By the end of the term, your portfolio should include:

  • A selection of weekly assignment artifacts (mostly Quarto documents).
  • A LaTeX Project — a polished short paper.
  • An R Project — a Quarto-rendered data analysis or simulation report.
  • AI module artifacts from the AI module weeks (Weeks 11–12) — a debugging audit and an AI Use Reflection.
  • Optionally, a one-page bridge mini-report from the Week 13 second-tool exploration.
  • A 1–2 page final reflection.

Data and software

You will use:

  • VS Code, R, Quarto, and TinyTeX. VS Code is the course’s standard editor; R is the primary computation language. See Software setup and Lab 1.
  • Datasets from one of four sources: built-in R datasets, simulated data, public datasets with verifiable provenance and license, or instructor-approved student-selected datasets. See Data guidelines.

Final assessment

The final assessment is a portfolio plus a 1–2 page written reflection, submitted in Week 15 through the course LMS. There is no required final demo and no required Week 15 conference. The Week 13 portfolio-workflow conference is the structured closing checkpoint.

Grading

Work is evaluated across four categories with these weights:

Category Weight
LaTeX / mathematical writing 25 %
R / computation, visualization, simulation, and reporting 30 %
Technical workflow — Quarto, organization, reproducibility, portfolio, optional Git/GitHub 25 %
Generative AI literacy — responsible use, verification, disclosure, critique 20 %

The five required conferences are graded inside the category they belong to rather than as a separate category.

Weekly drop policy. The best 9 of 11 weekly assignments count for ordinary weekly-work credit. The two dedicated AI module assignments (Weeks 11 and 12) sit in the Generative AI Literacy category and are not droppable. Projects, required conferences, AI verification components, and the final portfolio are also not droppable. The drop policy is meant to absorb ordinary disruptions like illness, travel, or one difficult week — not to make any structural piece optional.

Grade scale. A: 90–100; B: 80–89; C: 70–79; D: 60–69; F: < 60.

Late work

Weekly assignments are accepted up to one week past the due date with a flat 20 % late penalty; after one week no credit is given unless the absence was excused.
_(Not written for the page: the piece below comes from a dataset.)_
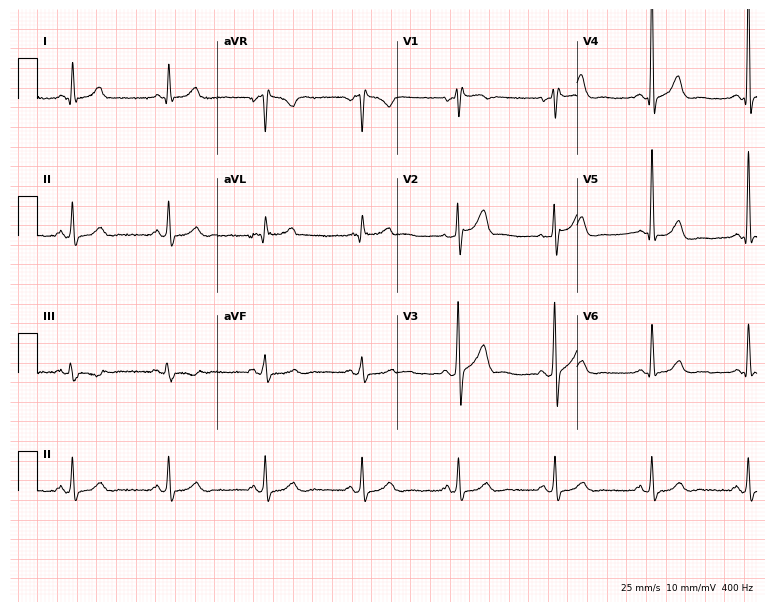
12-lead ECG from a man, 69 years old. Labelled as a normal ECG.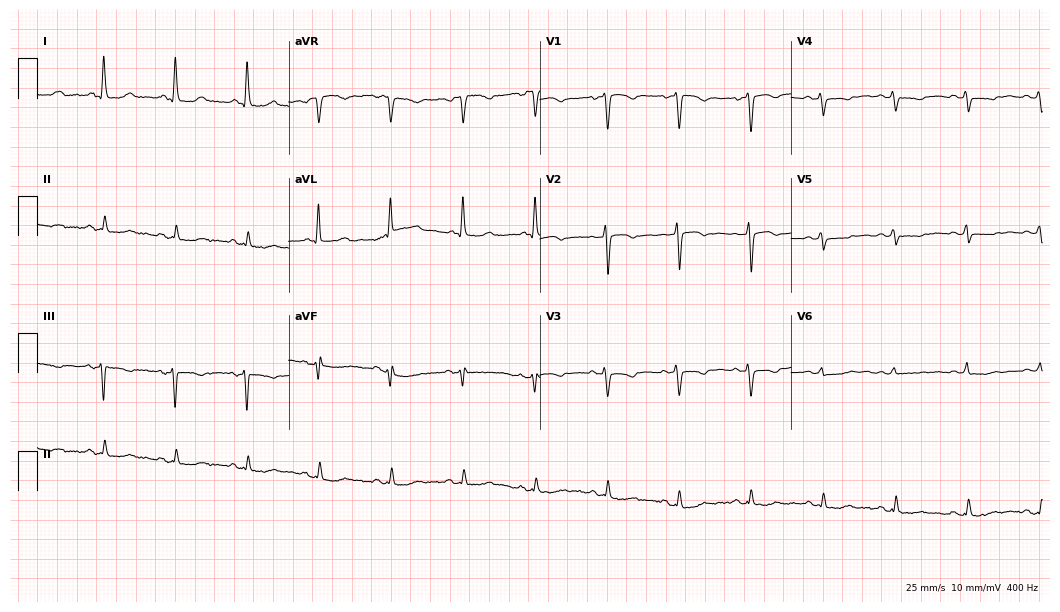
ECG — a female patient, 46 years old. Screened for six findings — first-degree AV block, right bundle branch block (RBBB), left bundle branch block (LBBB), sinus bradycardia, atrial fibrillation (AF), sinus tachycardia — none is recorded.

Projects, required conferences, and the final portfolio require instructor coordination and may have separate extension rules. Coordinate before the deadline rather than after.

AI policy (summary)

You are encouraged to use generative AI assistants — ChatGPT, Claude, Copilot, Cursor, Gemini, etc. — as study partners, debugging helpers, drafting aids, and syntax lookup tools. You are responsible for the correctness, originality, and citation of the work you submit.

Every submission where AI was used must include a short AI Use Note with three labeled lines:

  • Tool — which assistant (and approximate date/version if known).
  • Purpose — what you used it for.
  • Verification — how you checked, tested, revised, or validated the output.
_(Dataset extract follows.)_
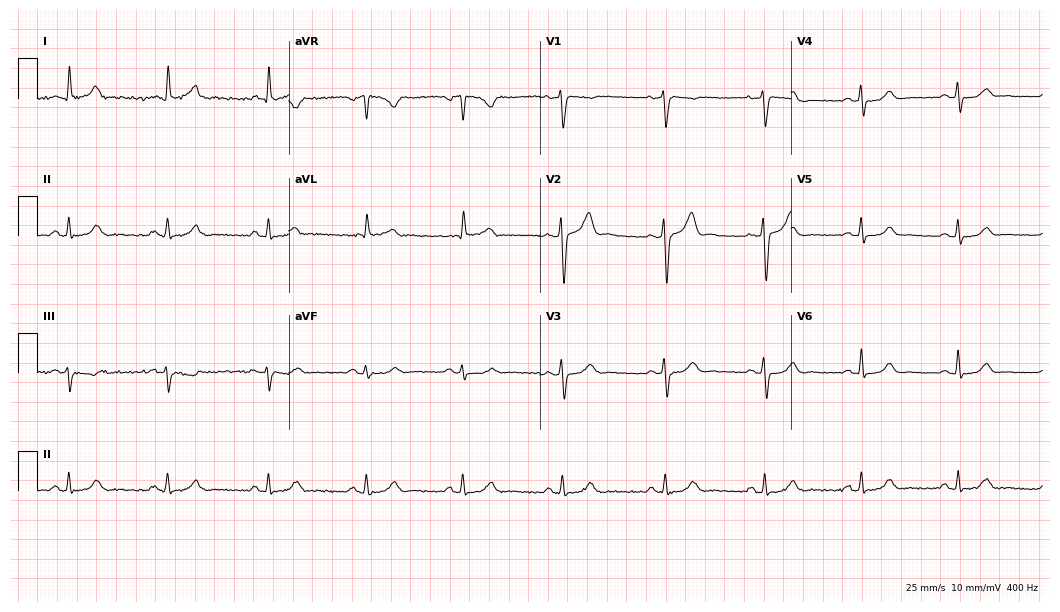
12-lead ECG from a 51-year-old male. Labelled as a normal ECG.

The verification line is the point. Using AI is not enough; you have to verify and take responsibility for the final work. You should be able to explain anything you submit, including code, mathematical notation, figures, and written interpretations.

Privacy. Do not paste other students’ work, non-public datasets, identifiable personal data, or LMS-only content into an AI tool.

Detectors. This course does not use automated AI-detection tools. What matters instead is a clear AI Use Note, work you can explain, and visible verification.

Full guidelines and the published sources:

Where things live

The public course site is the main home for notes, labs, examples, software setup, AI guidelines, and data guidelines — read it the way you would read a course text. The course LMS (Blackboard for Fall 2026) is the official place for assignment prompts, rubrics, submissions, the gradebook, announcements, conference sign-ups, and section-specific due dates.

If anything on this page conflicts with the course LMS, the LMS version wins.

Other policies

  • Academic integrity. Standard institutional policy applies. Pair it with the AI use guidelines: cite tools, cite sources, do not submit work you cannot explain.
  • Accessibility, weather, university policies. Linked from the course LMS syllabus. Anything binding lives there.